Now, up until this point in the story I have had only marginal experiences with my doctors at the center. But this day, they sort of went above and beyond, and being nicer and more reasonable than anyone should be, she agreed to take the next patient, and come back to me in about 20 minutes, thus giving J the opportunity to battle traffic and get there in time so that we could learn the gender of our child together. I was overwhelmed by her kindness. 

“Besides, this kid moves around A LOT. I could stand for some better pictures of the heart and could get you a better picture of the, well, thing you came to see today.” 

And so she left. And I waited. And in walked J, almost an hour later than he anticipated, ready to basically kill people. (It didn’t help that I had gotten weepy during the first ultrasound and he walked in to a wife that had been crying.) I had just enough time to convince him these were happy tears and that our child was perfect and healthy when back came the ultrasound tech. We started again. 

“Well then,” she said as she waved the magic roller ball over my belly. “This is much better. Evidently now that dad’s here, we’re putting on a show.” (I should have known right then...)

Yup. In walks J, and not only does our wee one stop moving around like a crazy person, but turns and lays still for perfect pictures of the heart that we couldn’t get earlier. “Now we have an even better picture of your child’s gender. Do you want to know now?” 

J looks up at the screen at that moment, studies it carefully and says, “Those are ovaries. This is a girl.” 

The ultrasound tech smiled. “Yes! It’s a girl! Congratulations!” 

I looked at her, completely dumbfounded. “Hmm? Are you sure?” And as IF on cue, in one of her earliest acts of defiance against her mother, she moves and SPREADS HER LEGS in a manner that shows us all her lady parts (and yes, we do have that picture.) 

“Well clearly we’re going to have to teach her some manners before middle school.” This was all I could come up with. 
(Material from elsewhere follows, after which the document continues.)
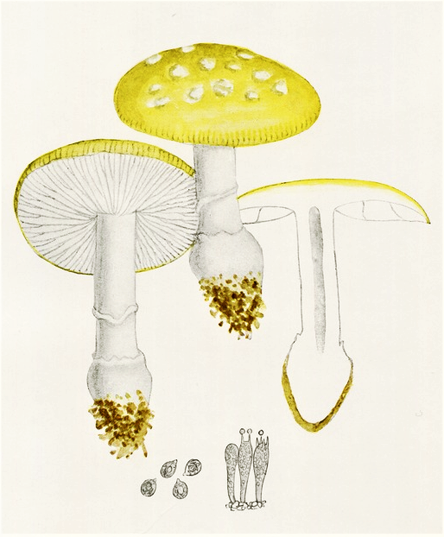 Giacomo Bresadola: Amanita junquillea Quél. (1876), heute Amanita gemmata (Fr., 1838) Bertill. (1866)

I sat there, slightly overwhelmed, thinking about the news. A *girl.* What? It was unexpected to say the least. (J sat there trying REALLY hard not be smug, but with a shit-eating grin on his face the whole time. He so wanted a little girl. This was his dream come true.) 

And so we left, I in a daze, J in a drunken happiness stupor. She had said girl. I had a picture of the lady parts in my hand to prove it. Unbelievable. 

It struck me that our ultrasound not only gave me a bird’s eye view of our little girl, but changed my entire outlook on this pregnancy. Suddenly, staring at that ultrasound picture, I was 15 years in the future, imagining the prom dress shopping and make-up tips and break-ups, wondering if I had it in me to get out the Barbies and start the dance lessons—things I just hadn’t even taken the time to consider until now. I thought about my mom and how she dealt with a daddy’s little girl (which this child will inevitably be) and how to come to grips with the balancing act of raising a girl to be strong and independent and knowledgeable without being hard and or unfeeling. 

And then, as hard as it may be to believe, I went home and put pink things on a registry. Baby steps, indeed. 

I’m not sure what other people see when they see that first ultrasound. But for me, I saw a whole new world, an entirely new view on what was going to happen next. I’m going to be the mom to a little girl. God helps us all.